Author: Laura Rockefeller Staff Writer
It was on a train journey from Manchester to London in 1990 that J.K. Rowling created the little boy who has cast a spell over readers on both sides of the Atlantic: Harry Potter.
Rowling was a struggling single mother living with her young daughter in Edinburgh, Scotland until the enthusiastic reception of her first children's book, "Harry Potter and the Sorcerer's Stone," set her on a path that has culminated in her becoming one of the richest women in Britain. The first three novels in the Harry Potter series, which will eventually be seven books long (one book for each of Harry's years at Hogwart's School of Witchcraft and Wizardry), took over the top three slots on The New York Times best-seller list for months after their publication.
From that point on, the fascination with Harry Potter and the wizard world he inhabits grew until the fourth and most recent book in the series, "Harry Potter and the Goblet of Fire," became the fastest selling book in history. This unprecedented success clearly shows that there is something about these books that enchants adults as well as the children for whom they were written.
Doubtless many people who are uninitiated into the wonderful world of Harry Potter are still wondering what all the fuss is about. The posters of Harry that one encounters in bookstores all over America simply show an 11-year-old boy with a thin face, tussled black hair and large glasses. However, the charm of these books lies as much in the wonderful and detailed world of witches and wizards that they describe as it does with the boy hero.
As Eliza Adler '04, one of many Middlebury students who has fallen under the spell of the books, explained, "I love the fantasy of the books. The descriptions are great, and they really take you into another world if you let them." There is something about the attention that Rowling pays to every detail of the world she created for her characters that can be mesmerizing.
Kate Menendez '04 said that the books captivated her because of "the imagination — all the portraits that talk, the ghosts and the owls that deliver the mail. Everything is just so wonderful and described so well that you can imagine it all. You want to go there or be able to do that."
Not since J.R.R. Tolkein's trilogy "Lord of the Rings" or C.S. Lewis' "Chronicles of Narnia" has such a satisfying magical world been created. Soon this world will be brought to life for Harry Potter fans everywhere with the release of the film version of "Harry Potter and the Sorcerer's Stone." Rowling was not initially enthusiastic about the idea of having her novels adapted for film but finally her consent was won, and she has been closely involved with every stage of the production. The film, with a cast including some of Britain's finest actors such as Dame Maggie Smith as Professor Minerva McGonagall, Richard Harris as Albus Dumbledore and Alan Rickman as the sinister Severus Snape, has been one of the most anticipated of the year.
Potter fans were lined up for hours outside of the Odeon West End Theatre in London for the film's premier on Nov. 4. People were there from various age groups and nationalities to discover whether this film would live up to the books they loved.

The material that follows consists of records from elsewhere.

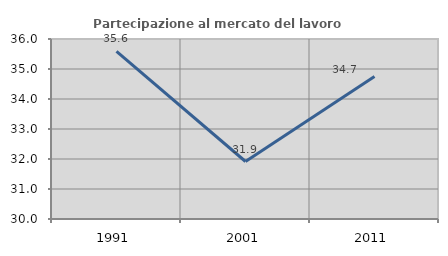
| Category | Partecipazione al mercato del lavoro  femminile |
|---|---|
| 1991.0 | 35.585 |
| 2001.0 | 31.916 |
| 2011.0 | 34.748 |
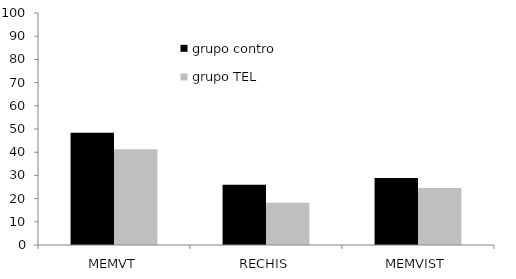
| Category | grupo control | grupo TEL |
|---|---|---|
| MEMVT | 48.438 | 41.25 |
| RECHIS | 26 | 18.222 |
| MEMVIST | 28.924 | 24.583 |

The much anticipated opening of the film in Middlebury will take place on Nov. 16 at the Marquis Theater. At 3:30 p.m. there will be a special showing in which children in the Middlebury Community Friends program can enter free with their friends from the College. The Middlebury College Activities Board will also be selling tickets for a showing at 10 p.m.
The opening of this film will certainly not be the end of Harry Potter's movie career. There will be more films to follow. Plans are already underway for films of "Harry Potter and the Chamber of Secrets" and "Harry Potter and the Prisoner of Azkaban," the second and third books in the series.
If these films are the successes that they are expected to be, a new film will follow every year until there is a film for each of the seven books in the series. Harry Potter has come a long way from the cupboard under the stairs where he begins book one, but it seems that he and his creator have not reached their journey's end yet.